■ Prompt ■
Sort through the data and copy the lines holding the word "Category".
++++ Exercise material ++++
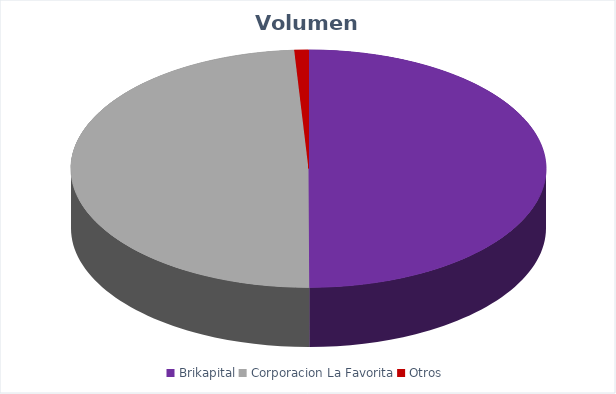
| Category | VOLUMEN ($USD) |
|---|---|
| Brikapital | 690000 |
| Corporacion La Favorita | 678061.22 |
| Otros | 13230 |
++++
++++ Exercise material ++++
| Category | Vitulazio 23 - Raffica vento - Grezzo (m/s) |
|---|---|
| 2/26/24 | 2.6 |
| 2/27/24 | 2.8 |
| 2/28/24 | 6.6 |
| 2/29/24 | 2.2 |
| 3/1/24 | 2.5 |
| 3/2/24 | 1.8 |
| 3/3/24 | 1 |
++++
■ Answer for this exercise ■
| Category | VOLUMEN ($USD) |
| Category | Vitulazio 23 - Raffica vento - Grezzo (m/s) |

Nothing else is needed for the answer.